Kwame N. Owusu-Daaku, an Assistant Professor, is a qualitative researcher with interests in human geography, urban planning, and international development. He teaches courses related to human geography, environmental management and planning, and sustainability and is also interested in community engagement, and civic scholarship. His current research interests include climate change adaptation and resilience, brownfield redevelopment, international development, science education, and the social aspects of biophysical science.

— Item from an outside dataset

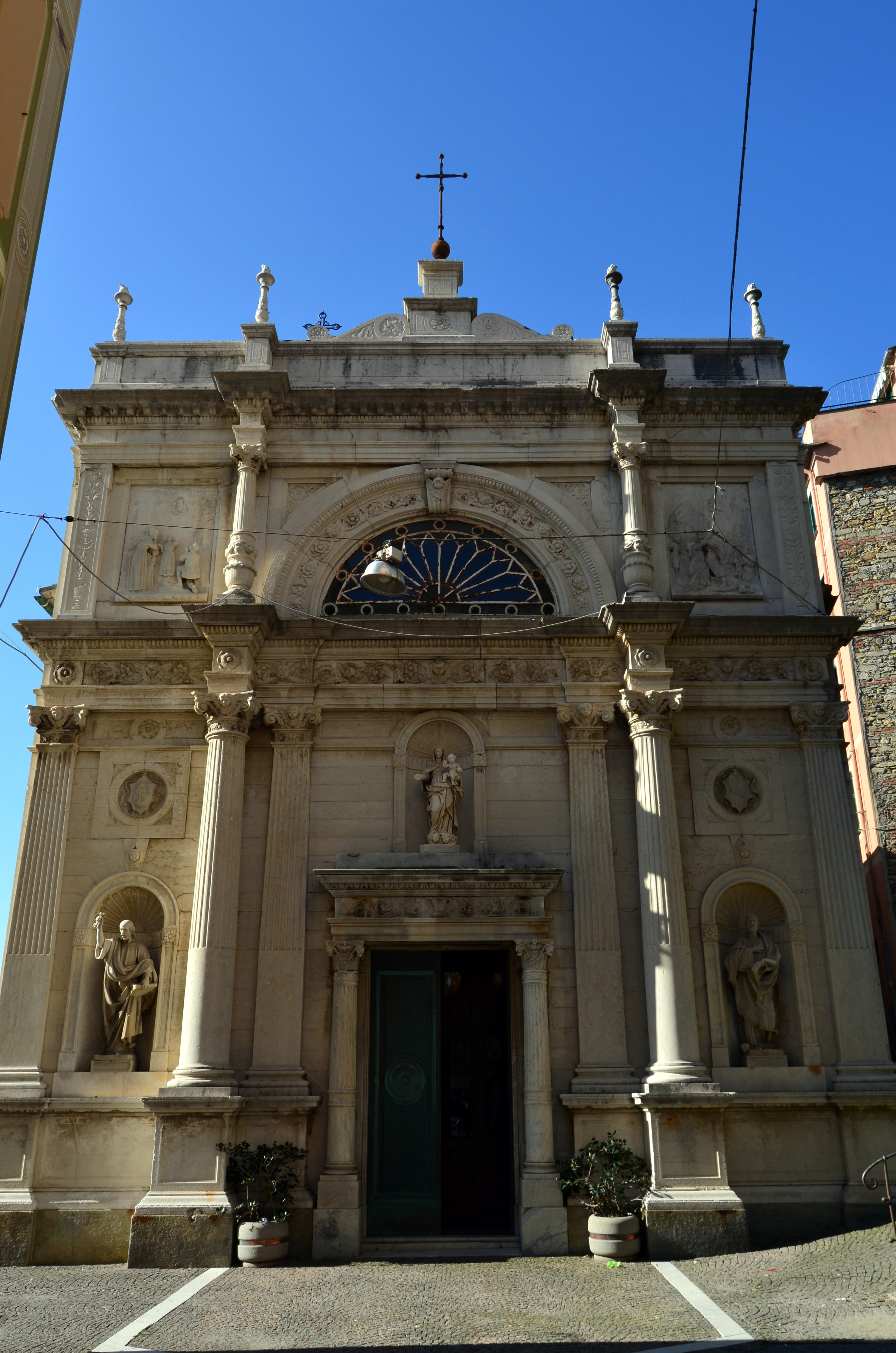 Oratorio di Santa Maria delle Grazie, Sori, Liguria, Italia

Dr. Owusu-Daaku joined the Kugelman Honors Program as a Faculty Fellow in Fall 2019. He teaches Honors Core III - Systems Thinking and Sustainability and encourages Honors students joining the two-year pathway to explore their education through an interdisciplinary lens.

Kwame has been awarded funding from the Robert Noyce Teacher Scholarship Program of the National Science Foundation and the Gulf Research Program of the National Academies of Sciences, Engineering, and Medicine.

Education

Ph.D. Geography, University of South Carolina, 2017
MS Urban and Regional Planning, University of Iowa, 2013
BSc Development Planning, Kwame Nkrumah University of Science and Technology, 2009

Research

His research focuses on the impacts of climate change and pollution on marginalized groups in coastal and inland coastal communities and the efforts of these groups to build resilience to these impacts. Specifically, he is interested in the ways in which climate change adaptation and brownfield redevelopment influence the practice of planning, producing new and unique impacts on marginalized populations in both rural and urban settings, locally and internationally. The goal of his research program is to pair this focus on unequal impacts with strategies such as citizen science to build awareness of -- and inspire action to improve – socio-environmental problems.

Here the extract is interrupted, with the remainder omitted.